Buenos días cuidadores de una persona con TEA
Mi abuelo que era hombre sabio, (como todos los abuelos), me dijo una vez: “A la gente no les cuentes desgracias, que les encanta” ……..
Y esta misma idea, la recogió de una manera mucho más literaria y narrativa el mismísimo Arturo Pérez-Reverte cuando contaba: “Yo a los amigos no les cuento las penas; que los divierta su puta madre. El actor Antonio Gamero, copa en mano, acababa de pronunciar su frase inmortal apoyado en la barra del Bataplán, cuyos ventanales y terraza se abrían a la playa de la Concha de San Sebastián”.
No soy de contar que tengo un hijo con TEA. (y ahora un poco más, pero no ha salido bien).
Aunque con la contradicción que nos caracteriza a los seres humanos pensarás ¿Y qué haces escribiendo un post sobre ello?
Lo sé, lo sé, pura contradicción. O a lo mejor no. Y lo que falta es poder explicarme.
Lo que no me ha salido bien, es contarle a cualquiera que conozco poco que tengo un hijo con TEA.
Lo único que he obtenido a cambio ha sido, o una “pena mal entendida” o que la gente diga cosas que luego que no hace.
Eso de “tú tranquilo” que yo te voy a ayudar.

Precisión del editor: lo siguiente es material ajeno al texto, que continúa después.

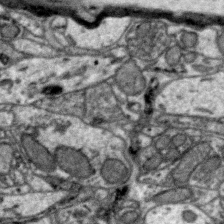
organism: Zebra finch
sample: Brain

Eso es mentira. Además, cuidado, pues pasa mucho y sobre todo en el trabajo, gente que te dijo que te ayudaría, y no lo hace, se graba “en su mente” que se han portado contigo como Ángeles caídos del cielo. Repito no es culpa suya. Es que yo les di la información necesaria para justificar su mediocridad, simplemente.
Aquí el que me ayuda, es la persona que me quiere y si tú me acabas de conocer no me quieres.
Pero no es culpa tuya. Es mía, que soy dado a ser muy rocero y a creer en seguida que todo el mundo “es mi colega”. Y sinceramente hay muchos que no lo son.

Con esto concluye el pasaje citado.